One Hundred and Four Horses by Mandy Retzlaff (ARC Review)

Release date: July 1 2013
Publisher: HarperCollins Australia
Number of pages: 382
My rating: 2.5/5
A fascinating memoir about a horse-loving family, One Hundred and Four Horses seems to be a fascinating story of love, loss, and family. However, my interest quickly waned around halfway through.

This memoir follows the story of Mandy Retzlaff, her husband Pat Retzlaff, their three kids, and their horses (eventually 104 of them). The story is set in Zimbabwe during tough times. A person called Mugabe and a bunch of war vets are evicting white farmers from their farms, often turning into violence. When farmers start leaving Zimbabwe and abandoning their horses, the Retzlaffs start saving horses. They have to find a way to survive and save their horses in a country full of conflict.

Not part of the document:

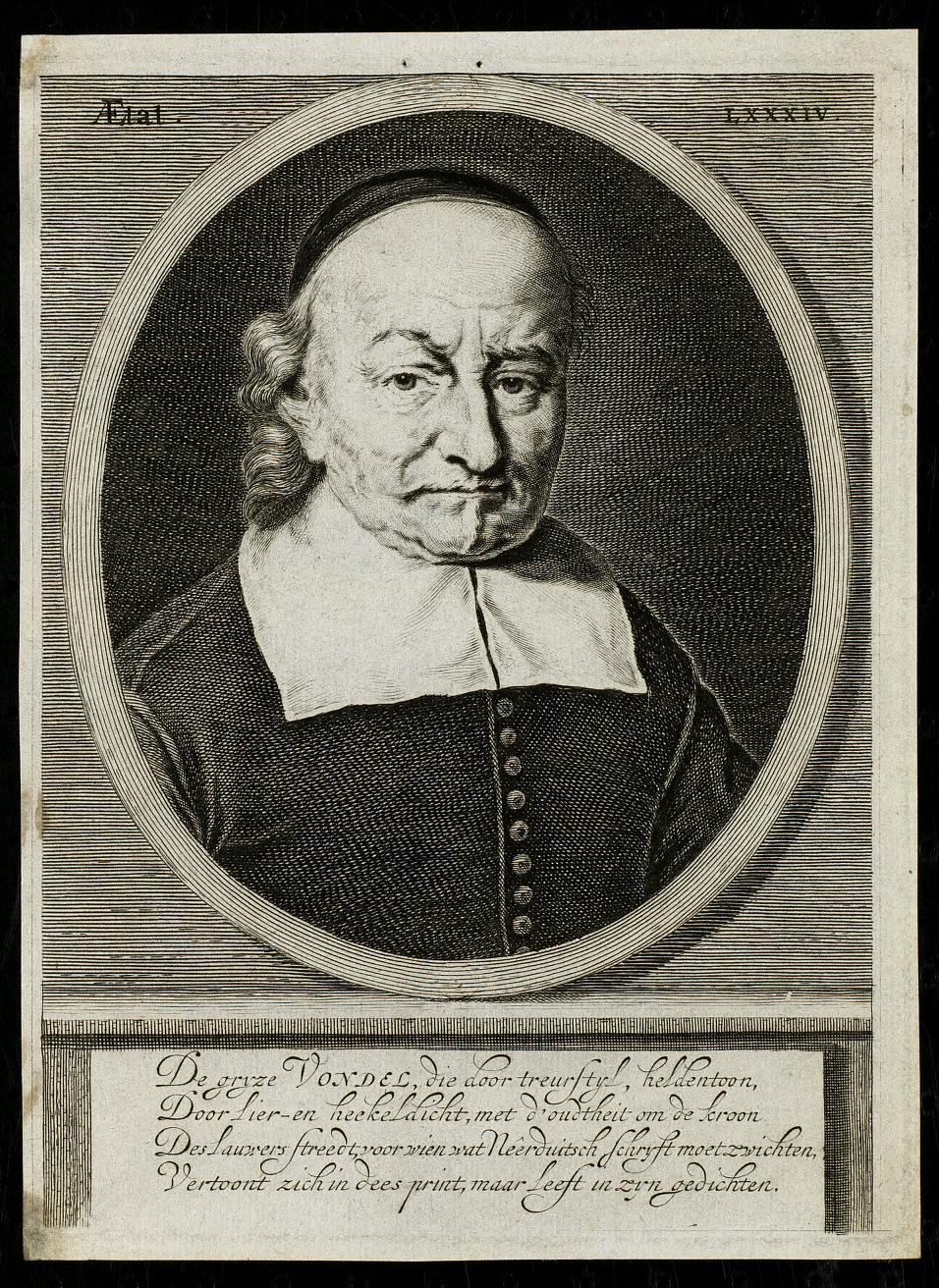 Gravure van Joost van den Vondel door Hendrik Bary

The weakest point in this book was the lack of explanation. I honestly don’t have any knowledge of what happened in Zimbabwe, and I sure didn’t get any explanation here. It is established that Mugabe is brutal, but I’m not sure exactly why Mugabe and the war veterans wanted people off their land.

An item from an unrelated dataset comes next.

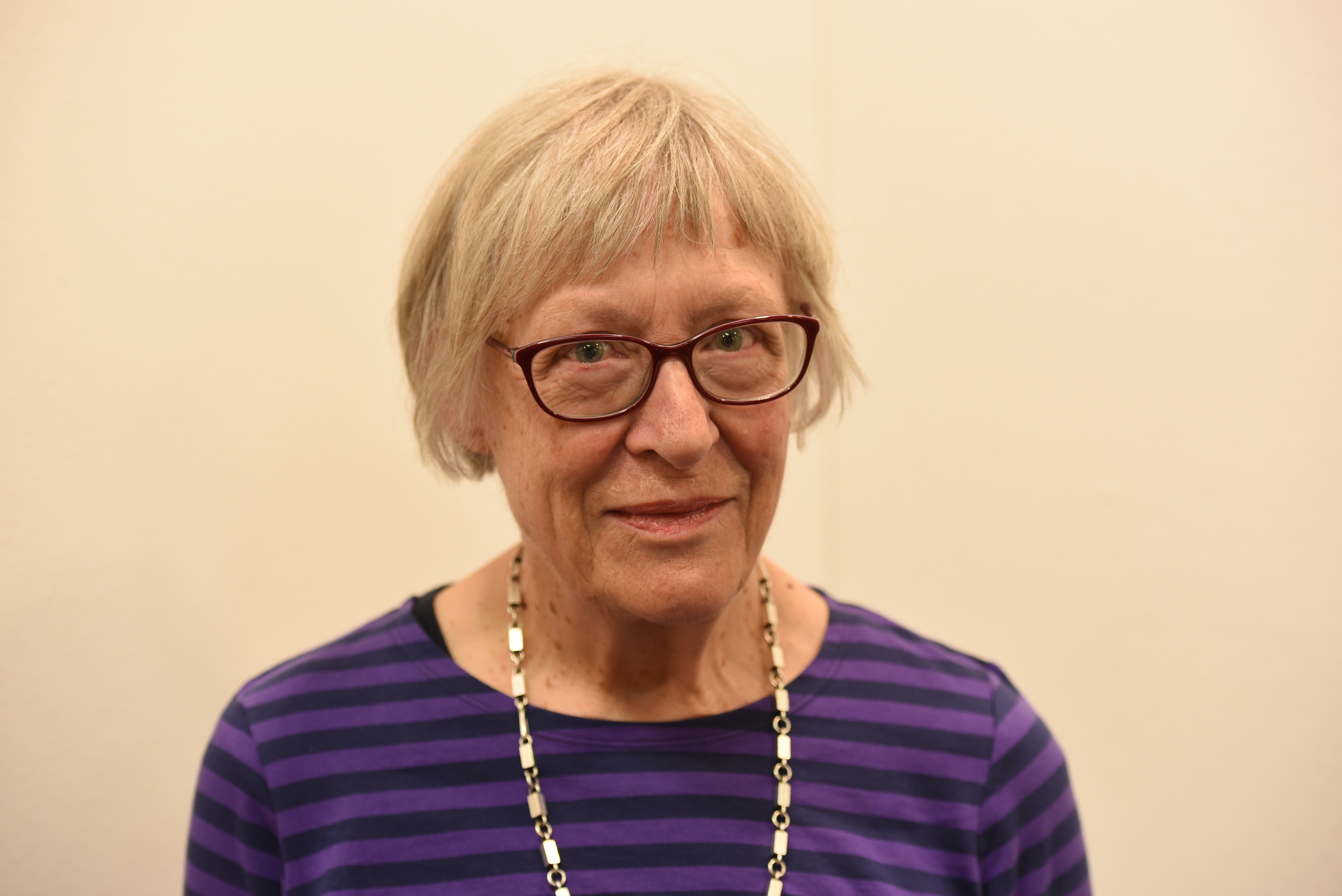 Författaren, litteraturkritikern, översättaren och ledamoten av Samfundet De Nio Madeleine Gustafsson på Bokmässan i Göteborg 2017.

The story is definitely interesting. There are heaps of awesome horses in it, and along with that, some really interesting stories about some of the horses.

I was really enjoying this around the start, but then I got a little bored. Don’t get me wrong, the book was still interesting, but I just can’t explain it. Time seemed to slow down while I was reading it, and I just wasn’t that interesting. The story got way more interesting near the end, as everything starts to change more quickly.

Unfortunately I don’t have a clue what made my interest drop so fast. (I know, so unprofessional of me!)

Ultimately a story worth reading, I recommend this book to horse or animal lovers. If you don’t like horses or animals, don’t bother.
An ARC was provided by the publisher via Netgalley in exchange for an honest review.